1. Clone the project:
```bash
git clone https://github.com/Huanshere/VideoLingo.git
cd VideoLingo
```
2. Create and activate virtual environment (**must be python=3.10.0**):
```bash
conda create -n videolingo python=3.10.0 -y
conda activate videolingo
```
3. Run installation script:
```bash
python install.py
```
4. 🎉 Launch Streamlit app:
```bash
streamlit run st.py
```
5. Set key in sidebar of popup webpage and start using~

6. (Optional) More settings can be manually modified in `config.yaml`, watch command line output during operation. To use custom terms, add them to `custom_terms.xlsx` before processing, e.g. `Baguette | French bread | Not just any bread!`.
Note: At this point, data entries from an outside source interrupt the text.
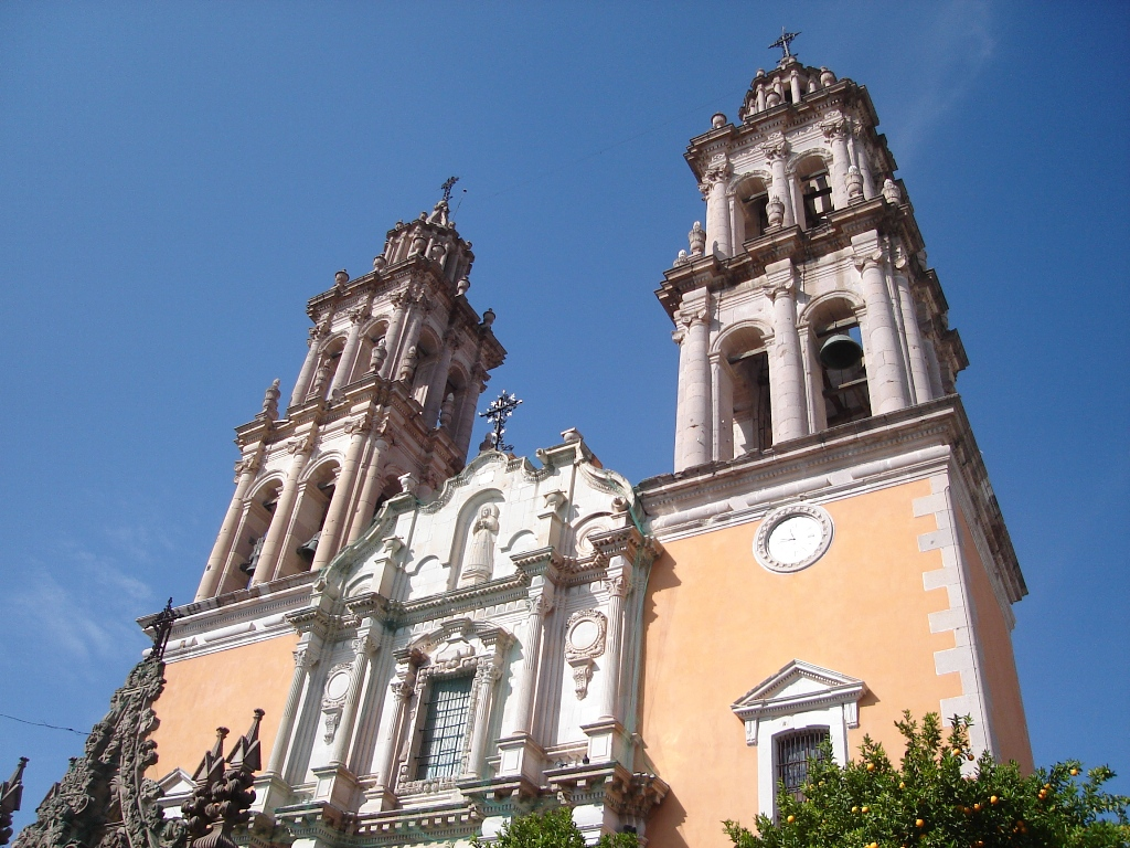 Santuario de Nuestra Señora de la Soledad, Jerez, Zac.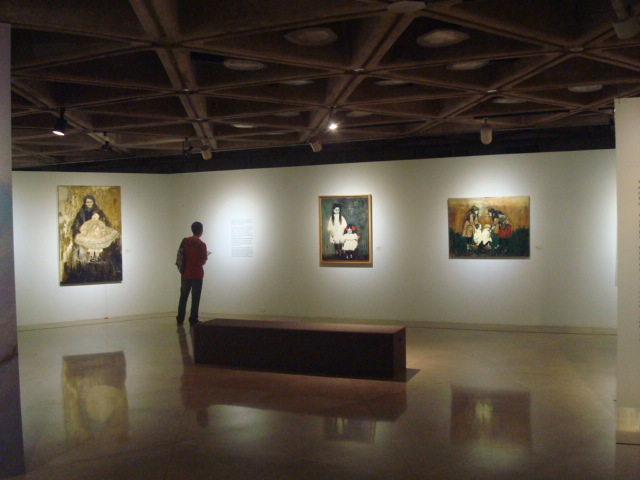 Interior de la Galería de Artes Plásticas del Museo del Oro.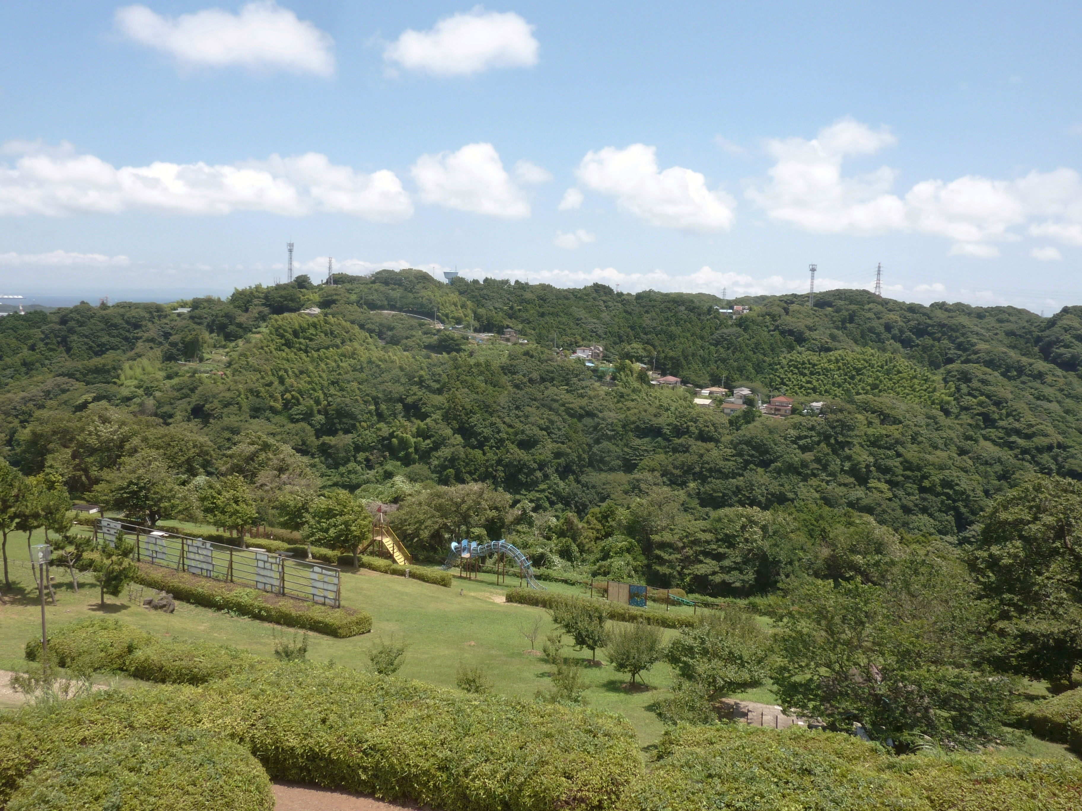 田浦梅の里の展望台から十三峠を望む（神奈川県横須賀市）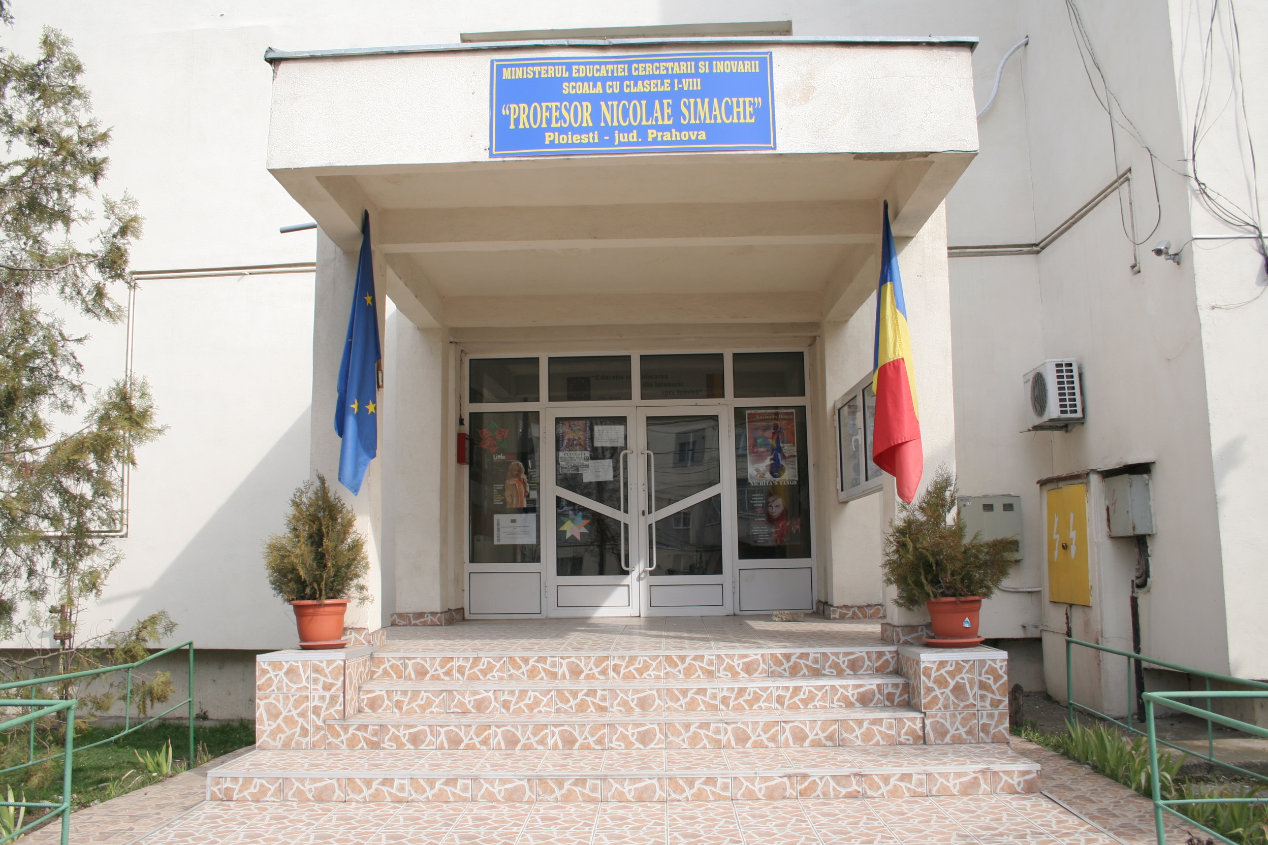 Şcoala Profesor Nicolae Simache Ploieşti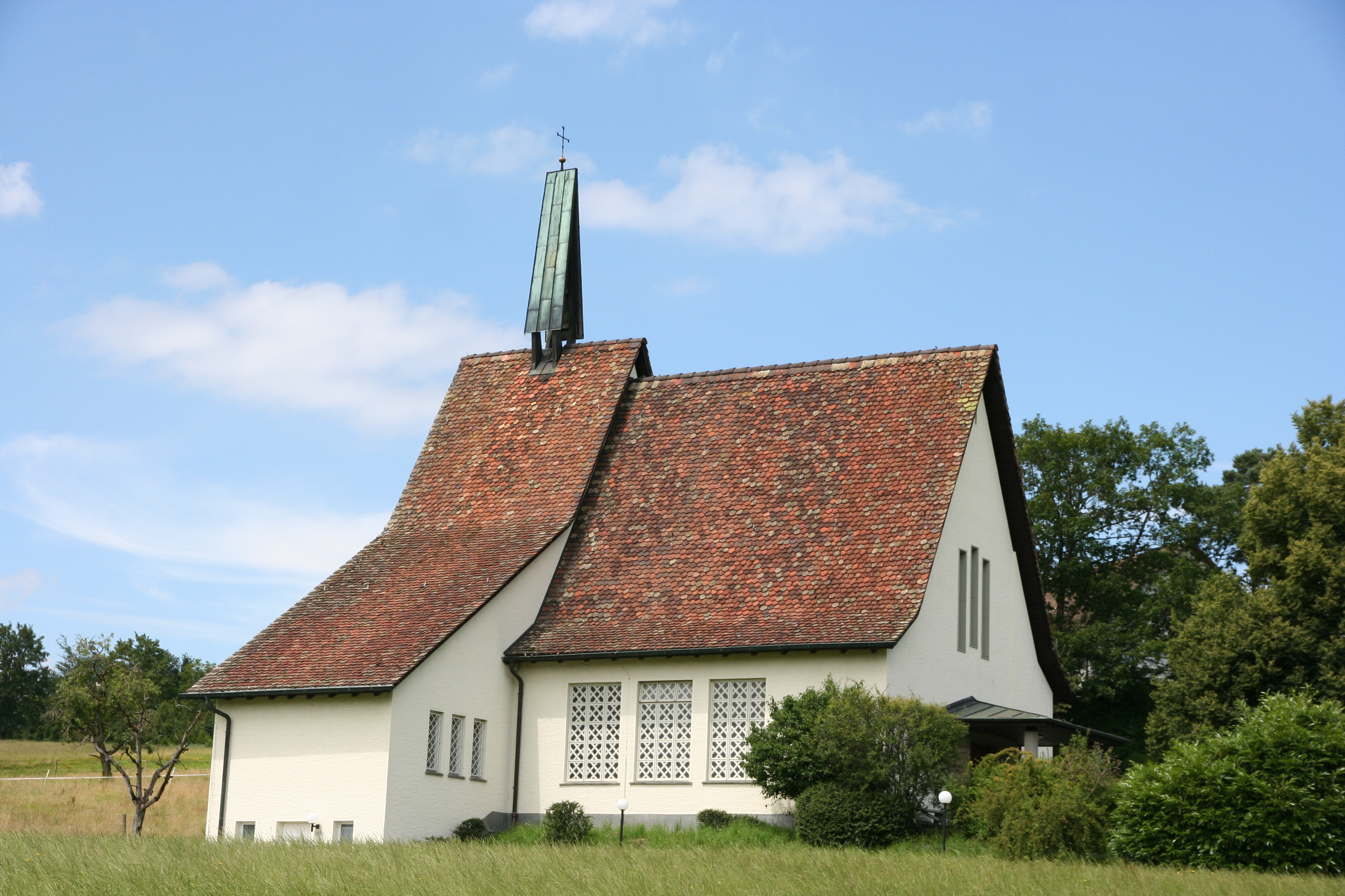 Römisch-katholische Kapelle St. Anna Wädenswil, Aussenansicht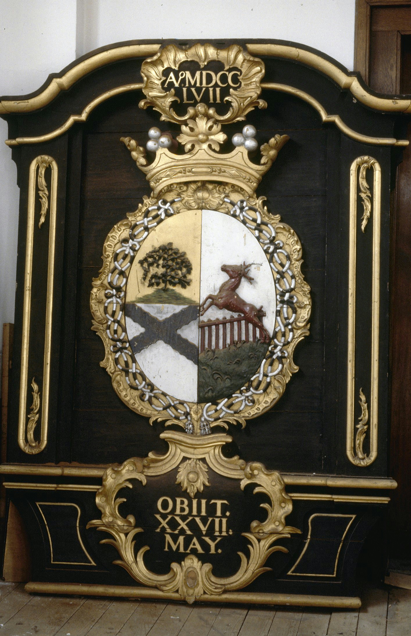 Nederlands Hervormde Kerk: INTERIEUR, ROUWBORD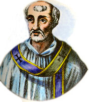 Pope Linus (died 79)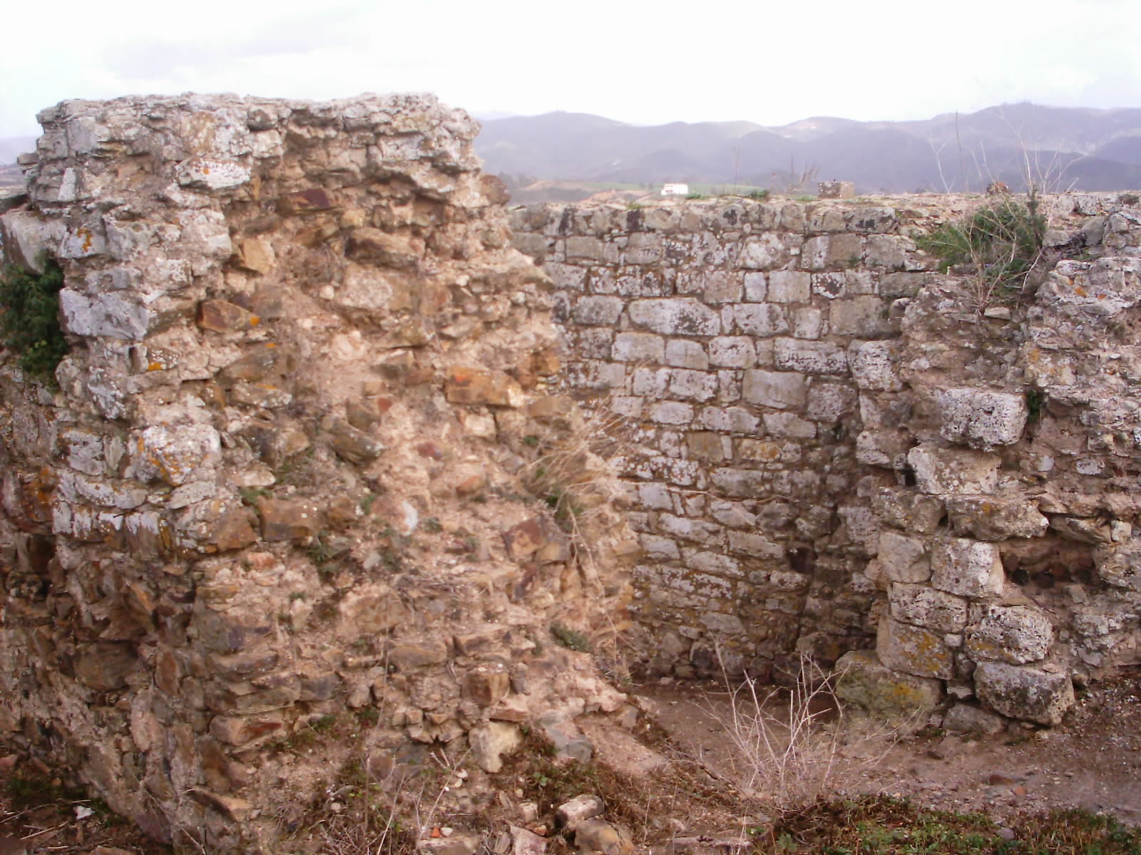 Castelo de Aljezur, Aljezur, Portugal.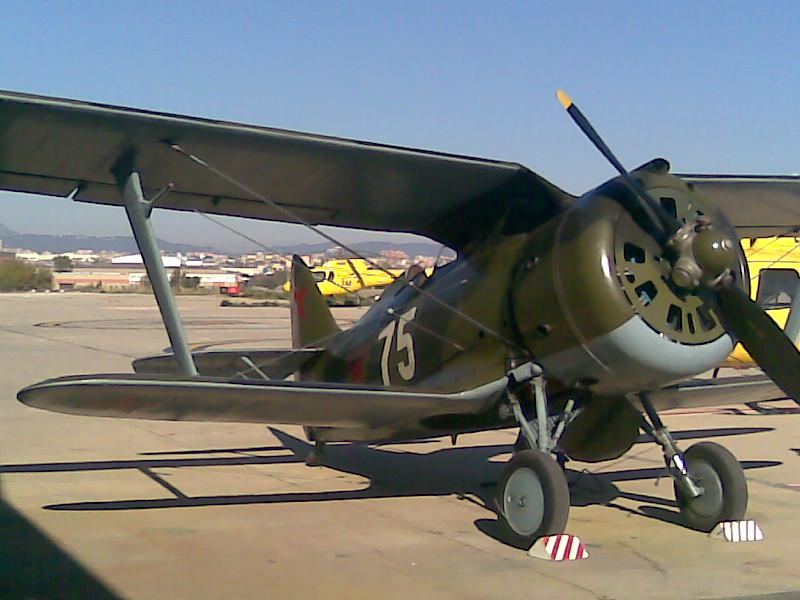 Avión propiedad de la FPAC

> Need help? Our [AI Assistant](https://share.fastgpt.in/chat/share?shareId=066w11n3r9aq6879r4z0v9rh) is here to guide you through any issues!
## 🏭 Batch Mode (beta)
Document: [English](/batch/README.md) | [Chinese](/batch/README.zh.md)
Note: This section is still in early development and may have limited functionality
## 🚨 Common Errors
1. **'All array must be of the same length' or 'Key Error' during translation**:
- Reason 1: Weaker models have poor JSON format compliance causing response parsing errors.
- Reason 2: LLM may refuse to translate sensitive content.
Solution: Check `response` and `msg` fields in `output/gpt_log/error.json`, delete the `output/gpt_log` folder and retry.
2. **'Retry Failed', 'SSL', 'Connection', 'Timeout'**: Usually network issues. Solution: Users in mainland China please switch network nodes and retry.
3. **local_files_only=True**: Model download failure due to network issues, need to verify network can ping `huggingface.co`.